Baixista do Faith No More explica retorno da banda aos palcos: “não conseguiremos tocar para sempre”
Nesta segunda-feira (16), os fãs do Faith No More foram pegos de surpresa com o anúncio de retorno da banda aos palcos após uma década distante deles. Em uma nova entrevista ao Rock Talk, o baixista Bill Gould confirmou a volta das atividades do grupo e explica a decisão. Ao ser questionado se realmente irão entrar em turnê, ele responde:
“Sim, nós vamos fazer isso. Nós vamos tocar. Sim, nós vamos fazer isso.”
Ele diz na sequência:
“Nossa música é muito física, e uma grande preocupação é que, em breve, não conseguiremos mais tocá-la da maneira como a compusemos. Nós a escrevemos quando tínhamos 20 anos e ela sempre foi muito física. Tem que ser assim. Sinceramente, eu não consigo tocar a música se não estiver assim. Com as minhas partes de baixo, eu simplesmente não consigo. Mas todos nós meio que decidimos que achamos que podemos fazer isso. Acho que podemos fazer isso por mais alguns anos e podemos fazer do jeito certo, então vamos tentar.”
O Retorno do Faith No More
A volta aos palcos do Faith No More foi uma parceria firmada com a produtora 30e, maior companhia brasileira de entretenimento ao vivo, como exportadora de inteligência e estratégia para o show business mundial ganha um novo e robusto capítulo. A empresa anunciou um global deal com o Faith No More, lendário grupo norte-americano reconhecido por redefinir os limites do rock e da música contemporânea com sua genialidade. Trata-se de um acordo de longo prazo que confere à empresa brasileira o papel de núcleo estratégico e operacional para realizar as próximas circulações mundiais da banda, englobando desde a concepção de turnês pelos cinco continentes até o desenvolvimento de marcas e novas experiências para os fãs. O Faith No More é representado mundialmente pela WME, que teve papel fundamental na construção deste acordo.
O global deal subverte o fluxo tradicional do mercado da música — historicamente centralizado no eixo Estados Unidos-Europa — ao colocar uma potência latino-americana na liderança do planejamento global de um dos maiores ícones do rock mundial. Pelo modelo estabelecido, a 30e passa a exportar a sua propriedade intelectual em mercado, dados, marketing e infraestrutura, enquanto o Faith No More preserva integralmente sua autonomia artística e o controle absoluto de seu legado.
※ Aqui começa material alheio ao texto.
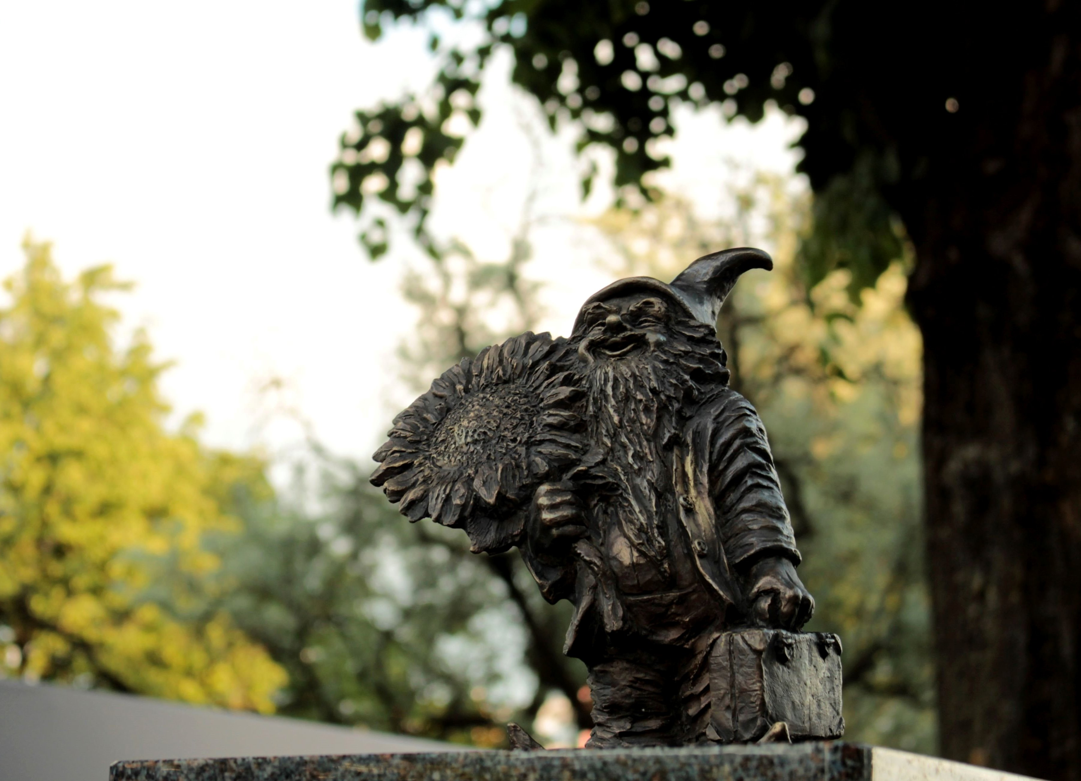 Kauno nykštukas
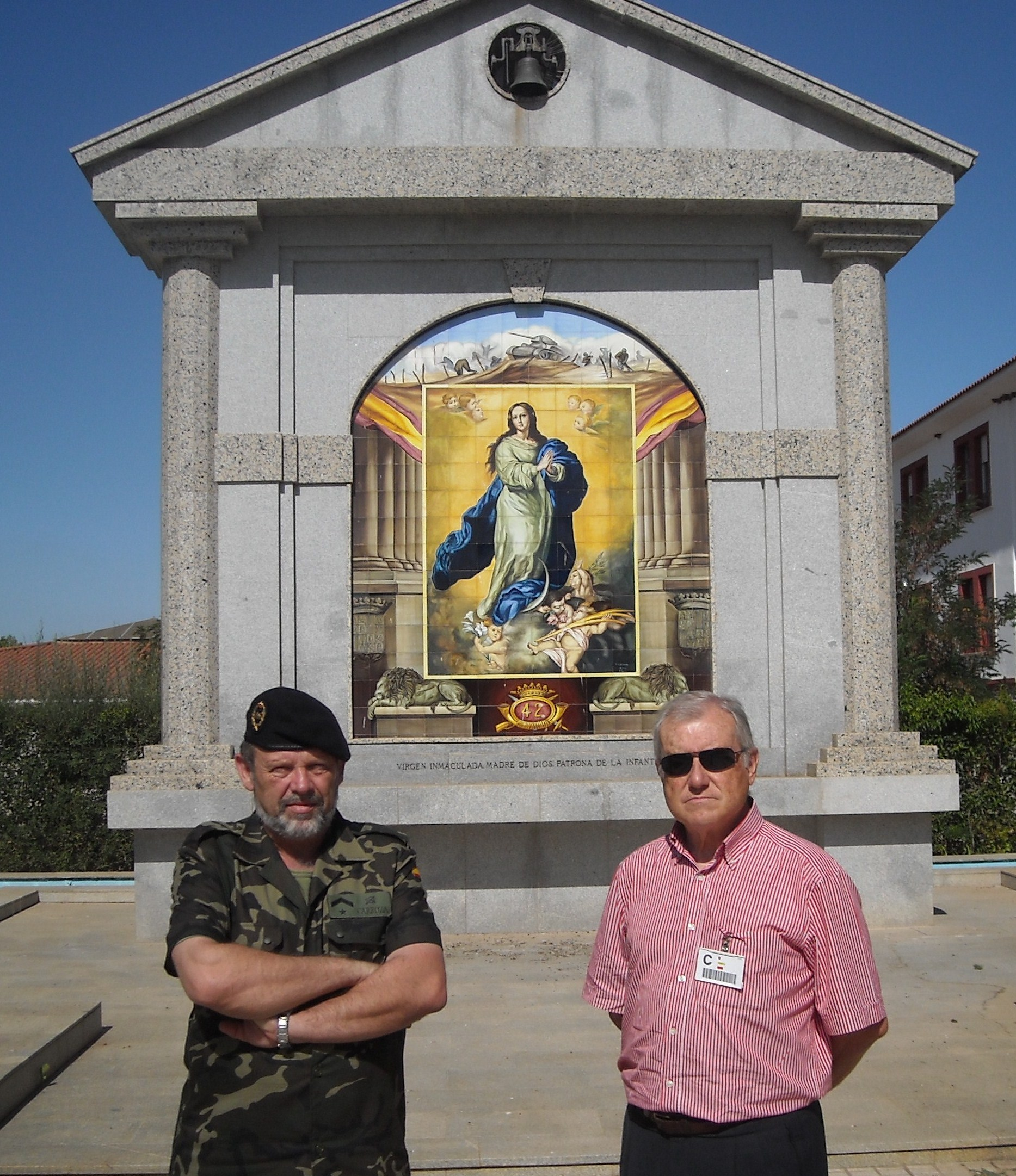 Monumento a la Inmaculada Concepción, Patrona de la Infantería Española en la Base General Menacho. Botoa

O Faith No More comentou: “A 30e é uma empresa que quer desafiar o status quo e, como artistas, entendemos o valor disso. A abordagem deles não soa como a engrenagem de sempre; parece vir de outro lugar, com outro tipo de energia, e estamos dispostos a apoiar esse movimento.”
“O Faith No More sempre foi sinônimo de ruptura. Eles moldaram gerações inteiras justamente por se recusarem a jogar sob as regras óbvias do mercado, e é esse mesmo espírito audacioso que move a 30e”, destaca Pepeu Correa, CEO da 30e. “Este acordo busca construir, de forma conjunta, uma plataforma de experiências globais que respeite o DNA transgressor da banda e apresente a nossa visão de entretenimento para o mundo”, complementa.
“A banda nunca seguiu um caminho convencional, e é exatamente por isso que essa parceria com a 30e faz sentido”, afirma Tim Moss, empresário do Faith No More. “Eles trazem uma nova perspectiva, profundidade estratégica real e uma ambição global alinhada à visão da banda. O mais importante é que eles entendem como construir algo relevante em torno do Faith No More sem comprometer aquilo que torna a banda única.”
Este é o segundo acordo global da 30e nesses moldes. No início deste ano, a empresa de entretenimento ao vivo também anunciou um acordo estratégico de longo prazo com o System Of A Down, uma das bandas mais influentes do mundo.